起源を知りたい!

起源を知りたい! Vol.41

~勝負メシ!? トンカツの起源~

受験に限らず、ゲン担ぎの勝負メシといえば「トンカツ」。トンカツはイタリア料理の「コトレッタ」、いわゆるミラノ風カツレツをルーツとするフランス料理の「コートレット」をアレンジして、日本で誕生した料理です。
コトレッタもコートレットも、スライスした仔牛肉に細かいパン粉をつけてバターや油で揚げ焼きにする料理で、もともとは仔牛や仔羊、豚などの骨付き背肉を指す言葉。英語では「カットレット」と言い、日本では「カツレツ」と呼ばれるようになりました。

日本にカツレツが伝わったのは江戸時代末期から明治初期頃といわれています。当時のカツレツはビーフやチキンが主流で、調理法もソテーのような炒め焼きに近いものでした。それを豚肉を使った揚げもの料理にしたのが、現在も東京・銀座にある1895年創業の老舗洋食屋「煉瓦亭(れんがてい)」です。
1899年に、コートレットの仔牛を豚肉に変え、生パン粉をつけてたっぷりの油で揚げた「ポークカツレツ」がメニューに登場します。調理法のヒントになったのは天ぷらでした。ナイフとフォークで食べる西洋風のポークカツレツの誕生がトンカツの起源です。

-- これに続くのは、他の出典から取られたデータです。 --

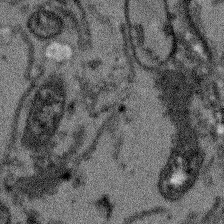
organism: Arabidopsis thaliana
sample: Root tip
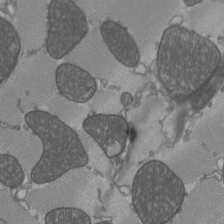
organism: C57BL Mouse
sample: Heart
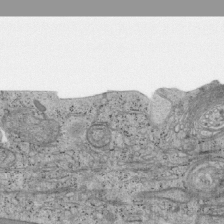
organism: Human
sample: HeLa cells
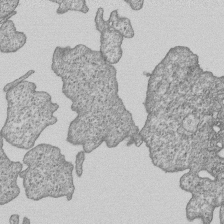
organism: Human
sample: MDA-MB-231 cells
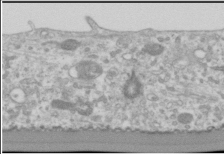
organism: Human
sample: Cilia; basal body in RPE cells
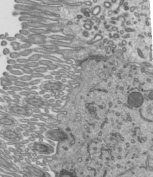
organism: Mouse
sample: Mouse epididymis efferent ductule cilia
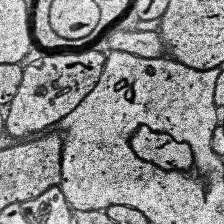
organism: Human
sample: Temporal Lobe
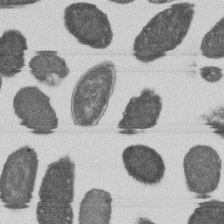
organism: E. coli
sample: Bacterial nucleoid
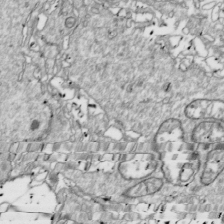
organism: Drosophila
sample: Cell division; meiosis; drosophila spermatocytes
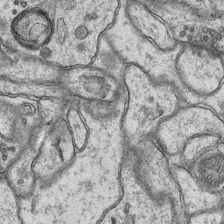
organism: Mouse
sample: CA1 Hippocampus
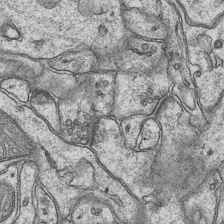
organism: Mouse
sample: CA1 Hippocampus
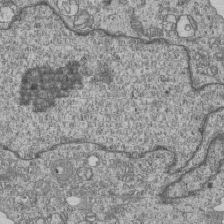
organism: Human
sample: MDA-MB-231 cells
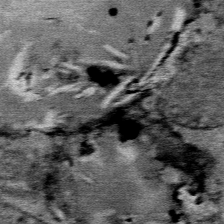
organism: Mouse
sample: Mouse Salivary gland
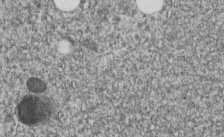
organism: C. elegans
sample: C. elegans embryo early stage
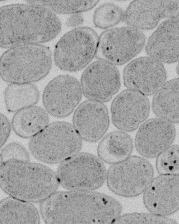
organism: E. coli
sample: Bacterial nucleoid
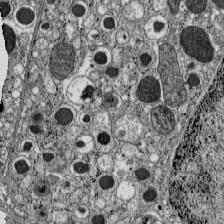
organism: C57BL Mouse
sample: Pancreatic islet
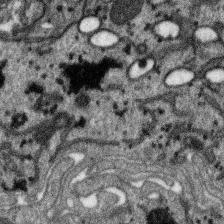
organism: Human
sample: Lung epithelial cells infected with SARS-CoV-2
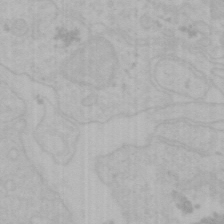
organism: Mouse
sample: Choroid plexus
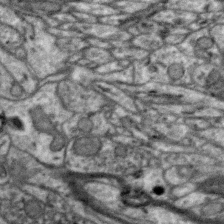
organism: Zebra finch
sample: Brain
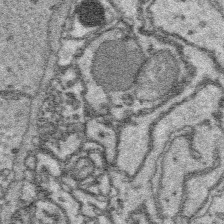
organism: Platynereis dumerilii
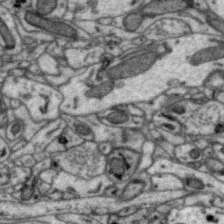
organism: Zebra finch
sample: Brain
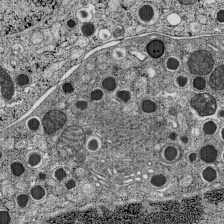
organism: C57BL Mouse
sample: Pancreatic islet
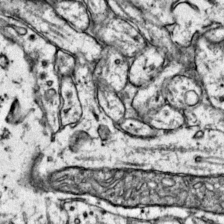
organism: Mouse
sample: Primary visual cortex
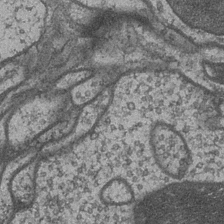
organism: Drosophila
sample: Optic medulla
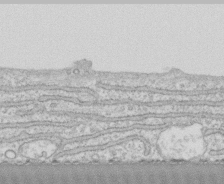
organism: Human
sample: CRL-1474
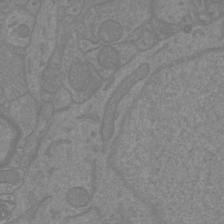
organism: Mouse
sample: Cortical neurons
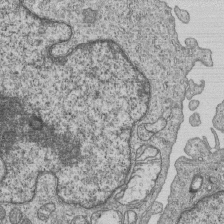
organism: Human
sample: MDA-MB-231 cells
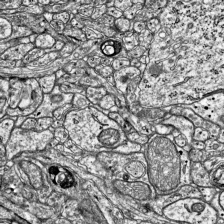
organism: Mouse
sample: Visual Cortex
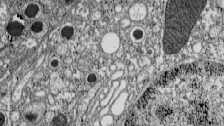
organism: C57BL Mouse
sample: Pancreatic islet
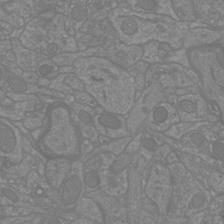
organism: Mouse
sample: Cortical neurons
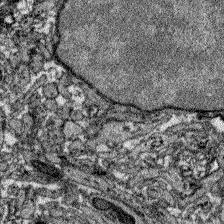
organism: Zebrafish
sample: Larval olfactory bulb
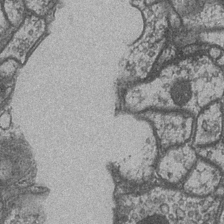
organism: Drosophila
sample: Optic medulla
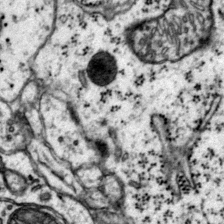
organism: Mouse
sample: Primary visual cortex

そして、トンカツを使ったもうひとつの勝負メシ「カツ丼」が誕生したのは1918年。東京・早稲田にある江戸時代から続く老舗そば屋「三朝庵(さんちょうあん)」が発祥です。宴会用に仕入れたトンカツがあまり、冷めたトンカツを玉子丼のようにそばつゆで煮て卵とじにし、丼にしたのがきっかけでした。この提案をしたのは、お店の常連だった早稲田大学の学生だとか。ゲン担ぎメニューの定番「卵とじカツ丼」は、もったいない精神と大学生のアイデアから生まれたのですね!